Vous projetez de réaliser des travaux

Toute construction, avec ou sans fondation, envisagée sur un terrain et tous travaux envisagés sur un bâti existant de nature à modifier son aspect extérieur, même lorsqu’ils ne sont pas visibles depuis la rue, doivent faire l’objet d’une demande d’autorisation avant leur réalisation à déposer au service urbanisme de la commune.

Tout projet doit être conforme aux règles du Plan Local d’Urbanisme Intercommunal.

AttentionNe pas détenir une autorisation d’urbanisme, alors même qu’on réalise des travaux qui en requièrent une, constitue un délit passible de poursuites pénales.

Dépôt d'une demande d'urbanisme en ligne

Ou déposez votre dossier en mairie

Quel type de dossier déposer ?

 

Il existe 4 types d’autorisations d’urbanisme selon la nature des travaux réalisés : la déclaration préalable, le permis de construire, le permis d’aménager ou le permis de démolir.

Afin de vous orienter dans vos démarches, vous trouverez ci-dessous les principaux cas de figure.

N’hésitez pas à contacter le service urbanisme pour identifier à quel type d’autorisation sont soumis les travaux que vous envisagez, par internet à service.urbanisme@ville-guyancourt.fr ou téléphone au 01 30 48 34 32.

Sont soumis à déclaration préalable les travaux suivants : ravalement, réfection de toiture, pose de clôture, création d’un portail, création ou modification d’une ouverture, d’un châssis de toit, pose de volets roulants, installation d’équipements de production d’énergie (panneaux solaires, pompe à chaleur)…
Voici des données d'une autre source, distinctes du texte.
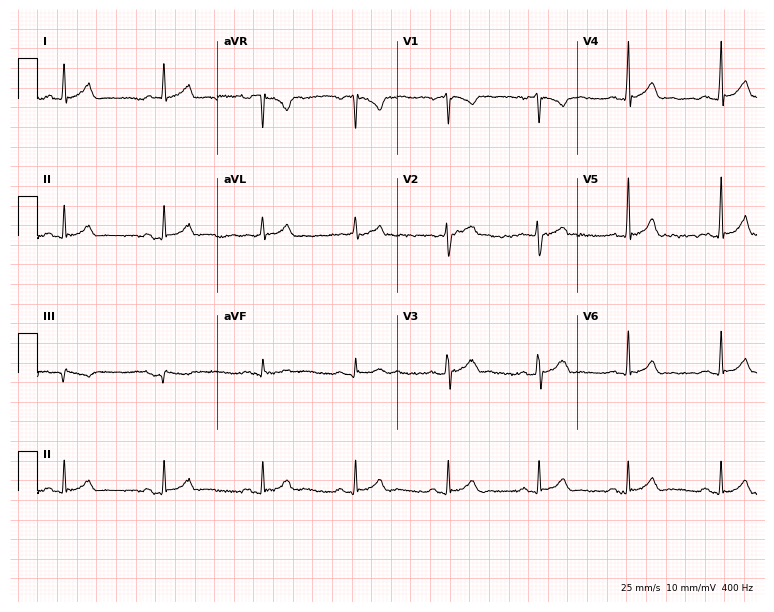
Standard 12-lead ECG recorded from a 44-year-old woman (7.3-second recording at 400 Hz). Read as a normal ECG.
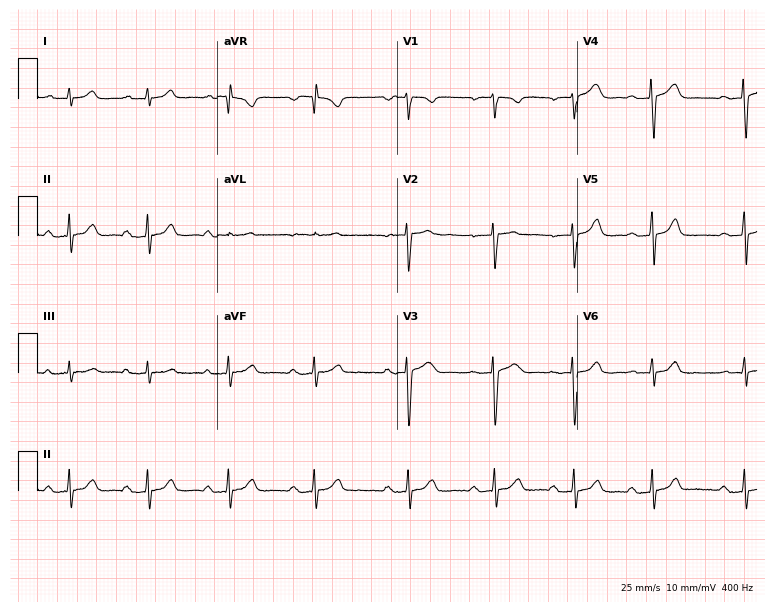
Resting 12-lead electrocardiogram. Patient: a female, 34 years old. Read as a normal ECG.

Sont dispensés d’autorisation d’urbanisme : les piscines dont le bassin a une superficie inférieure ou égale à dix mètres carrés, les terrasses de plain-pied.

Deux critères cumulatifs permettent de déterminer l’autorisation d’urbanisme à demander :

La surface de plancher(SP)

Elle correspond à la somme des surfaces de planchers de chaque niveau clos et couvert, calculée à partir du nu intérieur des façades, à laquelle on déduit :

  • les surfaces correspondant à l’épaisseur des murs entourant les embrasures des portes et fenêtres donnant sur l’extérieur,
  • les vides et trémies des escaliers et ascenseurs,
  • les surfaces de plancher d’une hauteur sous plafond inférieure ou égale à 1,80 mètre,
  • les surfaces de plancher aménagées en vue du stationnement des véhicules motorisés ou non, y compris les rampes d’accès et les aires de manœuvres,
  • les surfaces de plancher des combles non aménageables pour l’habitation ou pour des activités à caractère professionnel, artisanal, industriel ou commercial,
  • les surfaces de plancher des locaux techniques nécessaires au fonctionnement d’un groupe de bâtiments ou d’un immeuble autre qu’une maison individuelle, y compris les locaux de stockage des déchets,
  • les surfaces de plancher des caves ou des celliers, annexes à des logements, dès lors que ces locaux sont desservis uniquement par une partie commune,
  • les surfaces égales à 10 % des surfaces de plancher affectées à l’habitation telles qu’elles résultent s’il y a lieu de l’application des points mentionnés ci-dessus, dès lors que les logements sont desservis par des parties communes intérieures.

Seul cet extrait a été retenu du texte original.